In a study with potentially far-reaching implications for criminal justice in the United States, a team of California researchers has found that algorithms are significantly more accurate than humans in predicting which defendants will later be arrested for a new crime.
When assessing just a handful of variables in a controlled environment, even untrained humans can match the predictive skill of sophisticated risk-assessment instruments, says the new study by scholars at Stanford University and the University of California, Berkeley.
But real-world criminal justice settings are often far more complex, and when a larger number of factors are useful for predicting recidivism, the algorithm-based tools performed far better than people. In some tests, the tools approached 90% accuracy in predicting which defendants might be arrested again, compared to about 60% for human prediction.
"Risk assessment has long been a part of decision-making in the criminal justice system," said Jennifer Skeem, a psychologist who specializes in criminal justice at UC Berkeley. "Although recent debate has raised important questions about algorithm-based tools, our research shows that in contexts resembling real criminal justice settings, risk assessments are often more accurate than human judgment in predicting recidivism. That's consistent with a long line of research comparing humans to statistical tools."

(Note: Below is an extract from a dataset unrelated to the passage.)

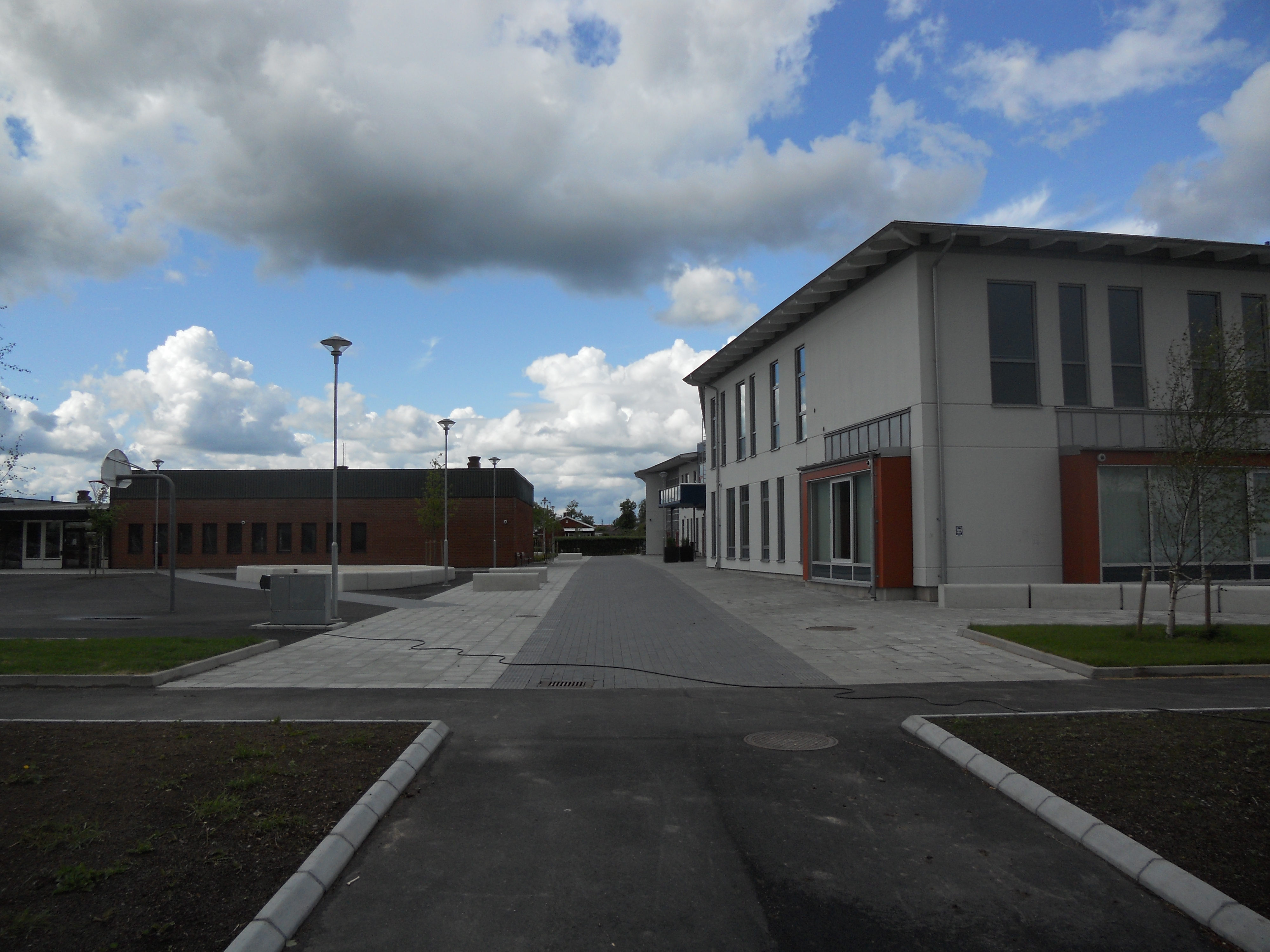 Torpaskolan i Vänersborg: nyare och äldre delar

"Validated risk-assessment instruments can help justice professionals make more informed decisions," said Sharad Goel, a computational social scientist at Stanford University. "For example, these tools can help judges identify and potentially release people who pose little risk to public safety. But, like any tools, risk assessment instruments must be coupled with sound policy and human oversight to support fair and effective criminal justice reform."

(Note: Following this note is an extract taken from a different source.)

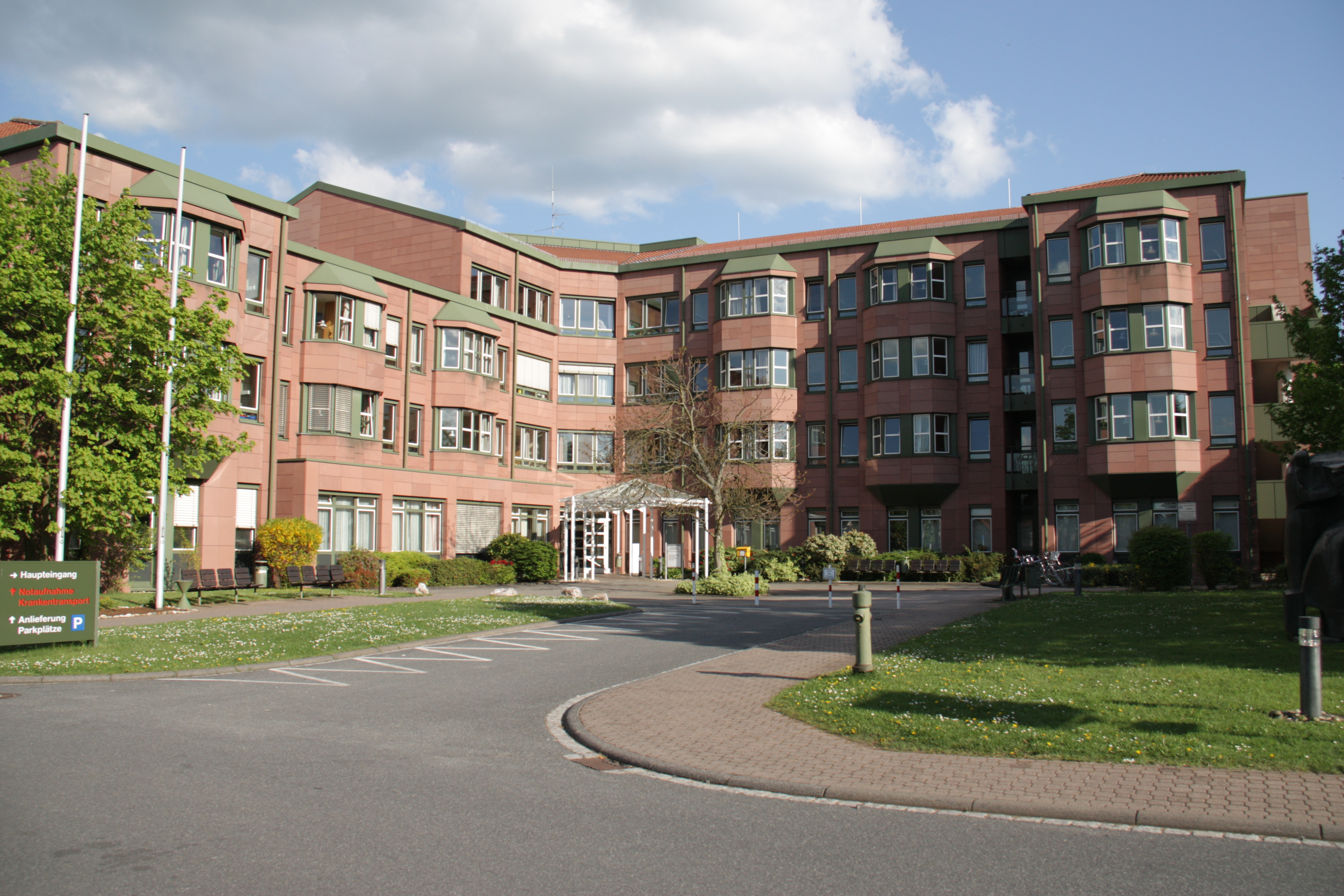 Das Kreiskrankenhaus im Alzenauer Stadtteil Wasserlos
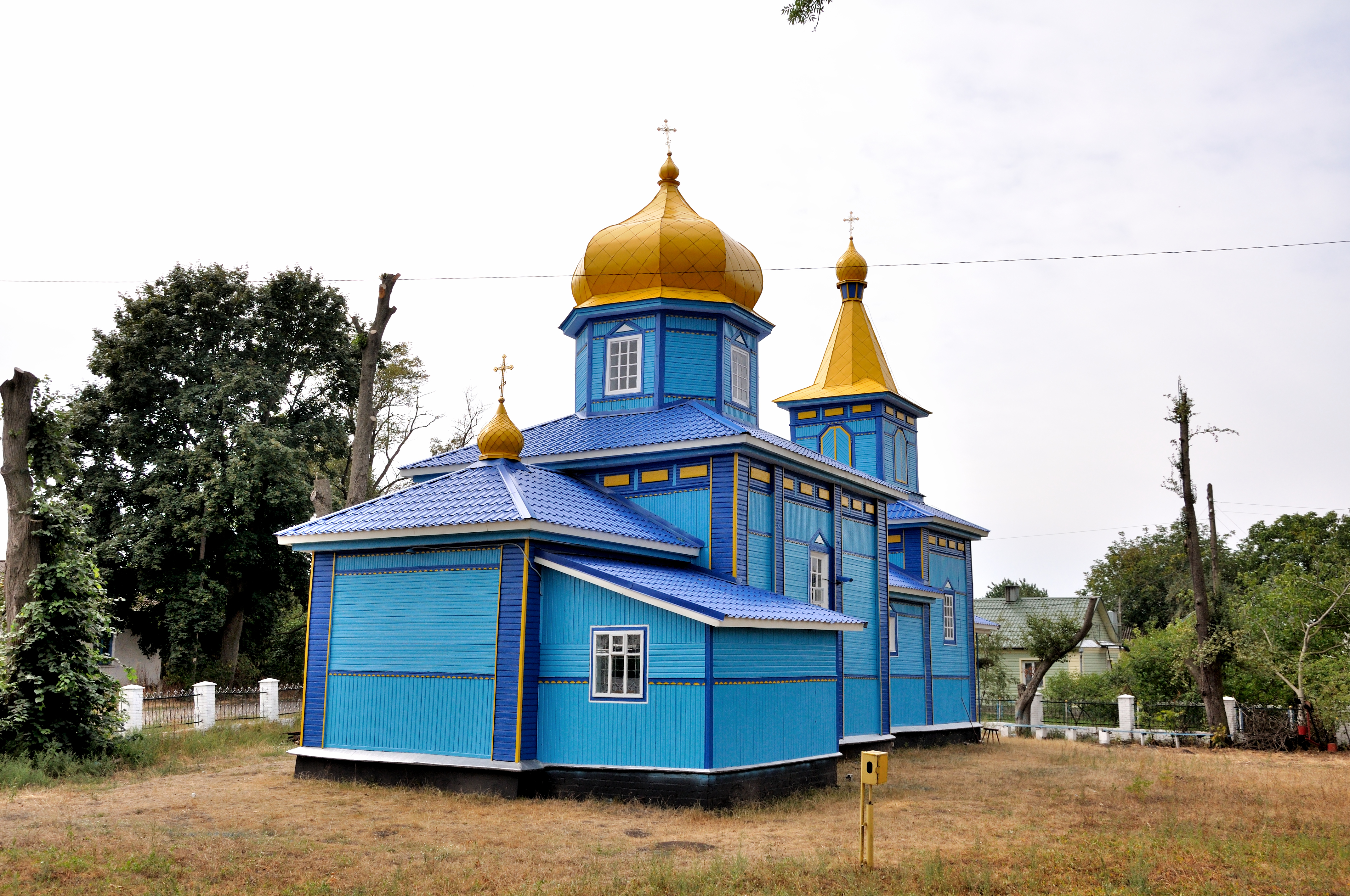 Покровська церква (дер.), с.Воскодави

The paper -- "The limits of human predictions of recidivism" -- was slated for publication Feb. 14, 2020, in Science Advances. Skeem presented the research on Feb. 13 in a news briefing at the annual meeting of the American Association for the Advancement of Science (AAAS) in Seattle, Wash. Joining her were two co-authors: Ph.D. graduate Jongbin Jung and Ph.D. candidate Zhiyuan "Jerry" Lin, who both studied computational social science at Stanford.
The research findings are important as the United States debates how to balance the needs communities have for security while reducing incarceration rates that are the highest of any nation in the world--and disproportionately affect African Americans and communities of color.
If the use of advanced risk assessment tools continues and improves, that could refine critically important decisions that justice professionals make daily: Which individuals can be rehabilitated in the community, rather than in prison? Which could go to low-security prisons, and which to high-security sites? And which prisoners can safely be released to the community on parole?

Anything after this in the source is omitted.